Edmund laughed, crossing the room to clap him on the shoulder again. “Still the same damn man. Grimmer, perhaps. But alive. I’ll take that.”

The laugh faded as he stepped back, studying him more closely. “Though God above, Ashwood—you look like you’ve been through the fire.”

Richard poured two glasses of brandy from the decanter on his desk, sliding one across. “Not fire,” he said. “Just the world.”

Edmund accepted the glass but did not drink. “You never sent word. Not once. You let us all think you were dead.”

“I was, in all but body,” Richard said quietly.

The silence that followed was not the comfortable kind that came with old friendship but something heavier, filled with unspoken things. Edmund sipped the brandy, his eyes never leaving Richard’s face.

“When you disappeared, I searched for weeks,” he said finally. “No trace. Then the reports came—‘press-ganged,’ they said. A nobleman taken among the common ranks.”

Richard’s expression hardened. “I was careless.”

“You were betrayed,” Edmund corrected. “There’s a difference.”

Richard looked away, jaw tightening. “It no longer matters.”

“Like hell it doesn’t.” Edmund set his glass down with a sharp clink. “Whoever did it is still breathing, I’ll wager. Men like that don’t stop at one act of treachery. You can’t simply–”
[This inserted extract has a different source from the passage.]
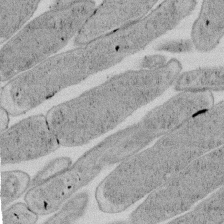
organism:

“Let them come,” Richard said, his voice quiet but cutting through Edmund’s protest like a blade.

“You mean that,” Edmund said softly. “Good God, you actually mean that.”

“I’m tired of ghosts,” Richard said, his eyes fixed on the fire. “If they wish to haunt me, they know where to find me now.”

Edmund sank into a chair opposite, his usual bluster gone. “And what then? Another duel? Another grave? You think vengeance will give you peace?”

“No,” Richard said. “But it will silence the noise.”

For a long time, neither spoke. The only sound was the faint crackle of the hearth.

At last, Edmund exhaled and leaned forward, forearms resting on his knees. “You’ve changed, Ashwood. You used to speak of duty, of honor. Now you speak like a man waiting for the world to strike so you might strike back.”

Richard’s mouth curved in something that wasn’t quite a smile. “Perhaps I’ve learned that honor is the armor of fools.”

Edmund shook his head. “And yet, you’re here—holding court like some sainted duke, mending quarrels, feeding widows. That’s not the act of a man who’s forsaken honor. It’s guilt.”